A _{RGB ln} ＝A _{RGB ch} ⊙A _{RGB z} ；A _{IR ln} ＝A _{IR ch} ⊙A _{IR z} ；

wherein A is _{RGB ln} ∈R ^C×H×W ；A _{IR ln} ∈R ^C×H×W ；

Feature A _{IR ln} And A is a _{RGB ch} Adding to recalibrate enhancement to obtain final output X of visible light characteristics _{RGB out} The method comprises the steps of carrying out a first treatment on the surface of the Feature A _{RGB ln} And A is a _{IR ch} Adding to recalibrate the enhancement to obtain the final output X of the infrared signature _{IR out} The calculation process is expressed as:

X _{RGB out} ＝A _{IR ln} +A _{RGB ch} ；X _{IR out} ＝A _{RGB ln} +A _{IR ch} 。

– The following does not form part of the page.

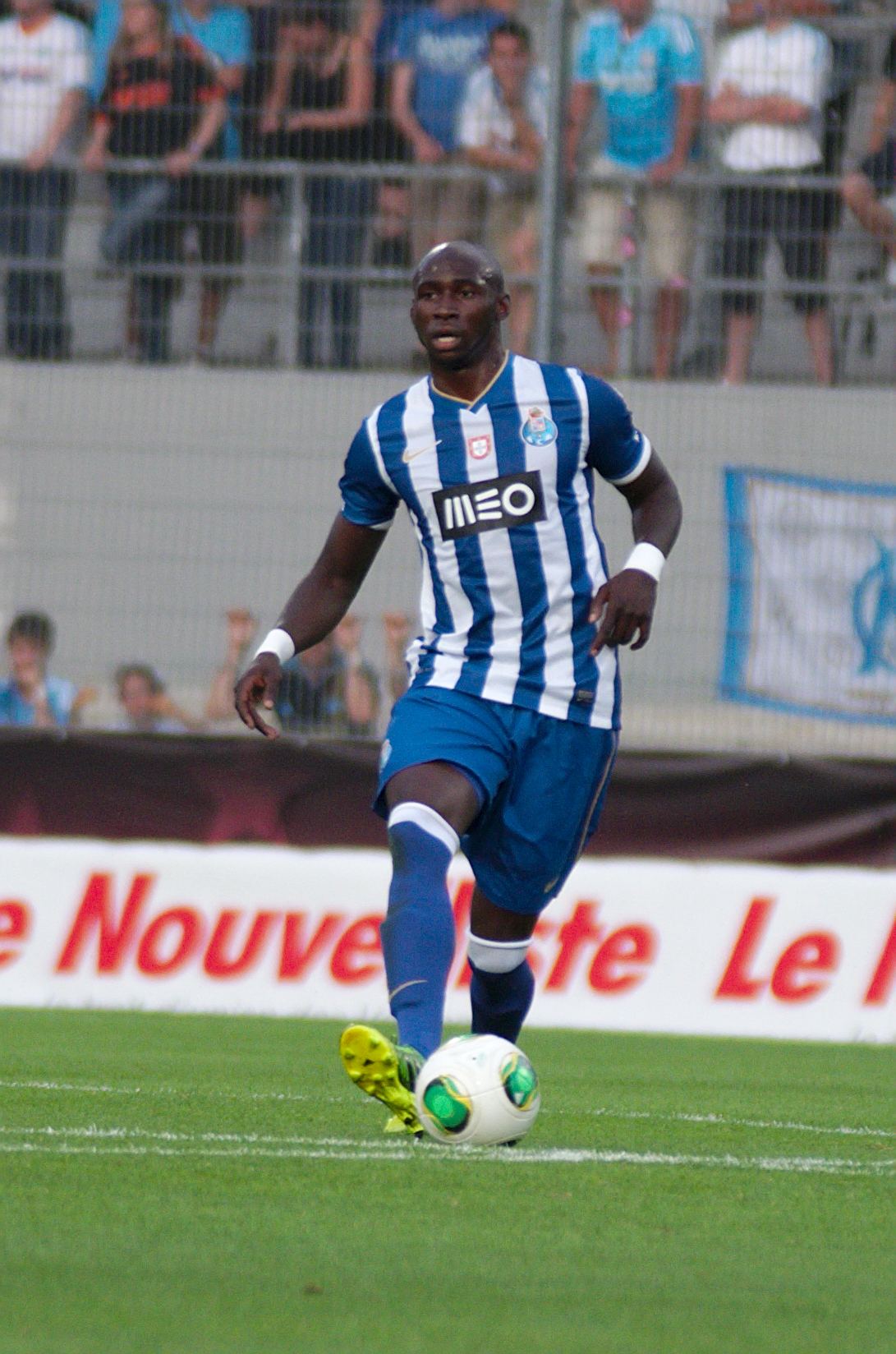 Valais Cup 2013 - OM-FC Porto - 20130713 - Eliaquim Mangala

6. the infrared-visible light fusion method based on feature enhancement according to claim 5, wherein the feature fusion process is as follows:

wherein F is ⁱ The representation being a joint input of visible and infrared features, F ⁱ ＝{X _{RGB out} ，X _{IR out} }；F ^o Is the output characteristic of the transducer block;

and->

Q＝IW ^Q ，K＝IW ^K ，V＝IW ^V ；

The self-attention calculation process is as follows:

where d represents the dimension that is either query Q or key K; FPRE denotes the position coding of visible and infrared features, and contains four types of position information: visible light position information RPE _RGB Infrared location information RPE _IR Visible and infrared relative position information RPE _RGB-IR Infrared and visible light relative position information RPE _IR-R ；

In the method, in the process of the invention,

t represents a matrix transposition operation;

the visible light characteristic X output after the deep interaction is obtained through the operation _{RGB out} And infrared feature X _{IR out} And adds the two to obtain the final fusion feature F _fusion ：

F _fusion ＝X _{RGB out} +X _{IR out} 。

7. An infrared-visible light fusion system based on feature enhancement, comprising:

8. A readable storage medium having one or more programs stored therein, the one or more programs being executable by one or more processors to implement the steps of the feature-based enhanced infrared-visible light fusion method of any of claims 1-6.